*What is being asked*. Go through the listing below and repeat it exactly, dropping the pictures.

*Supplied information*.
*** Begin section ***

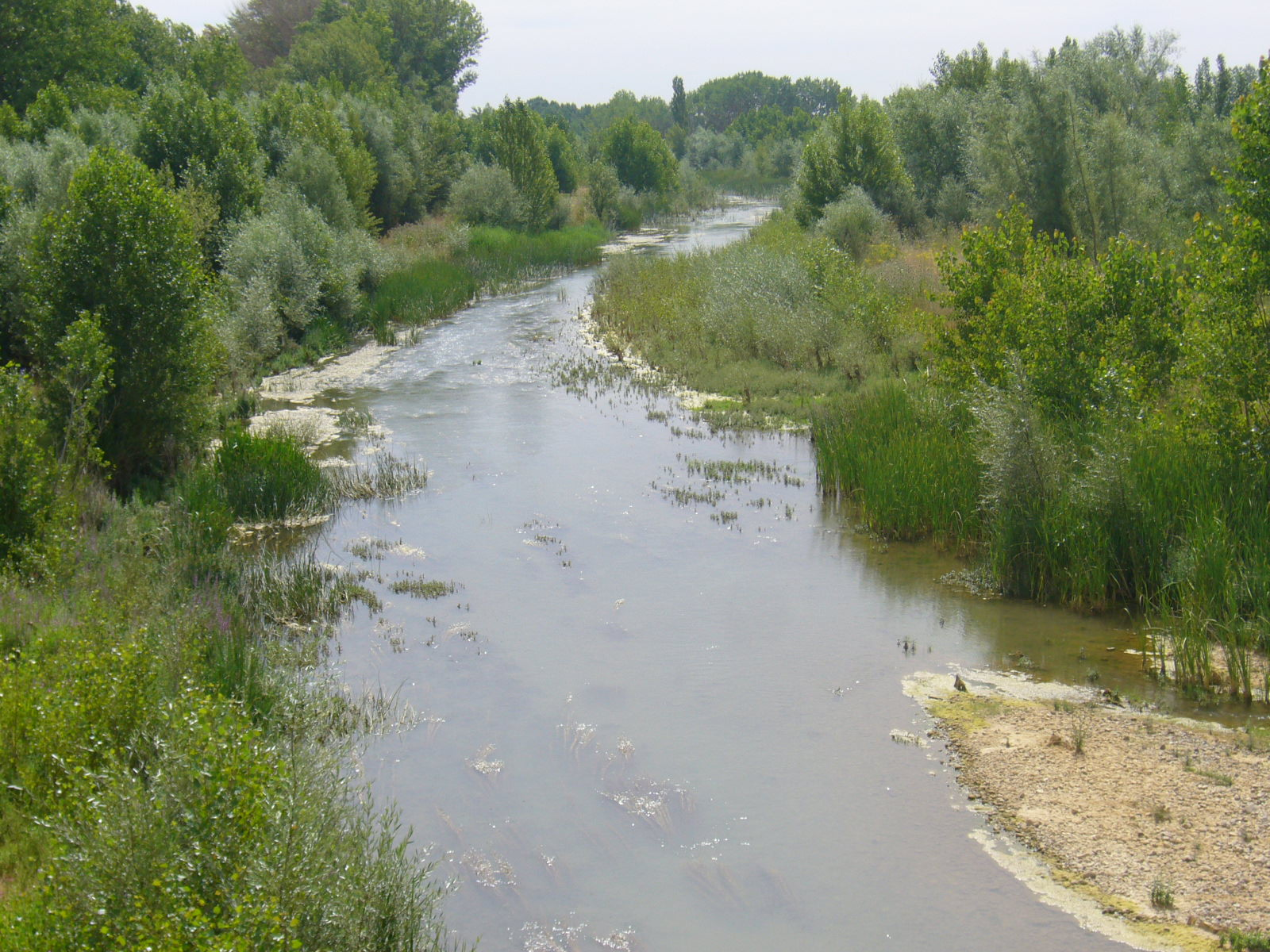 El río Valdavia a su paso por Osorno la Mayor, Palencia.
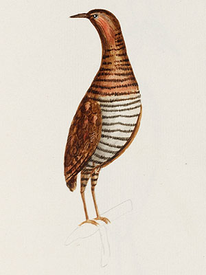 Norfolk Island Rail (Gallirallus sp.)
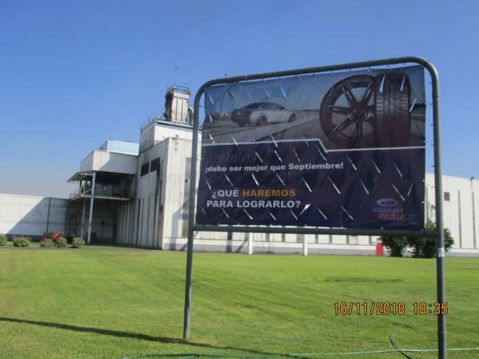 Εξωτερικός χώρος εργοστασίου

*** End section ***

*Response*.
 El río Valdavia a su paso por Osorno la Mayor, Palencia.
 Norfolk Island Rail (Gallirallus sp.)
 Εξωτερικός χώρος εργοστασίου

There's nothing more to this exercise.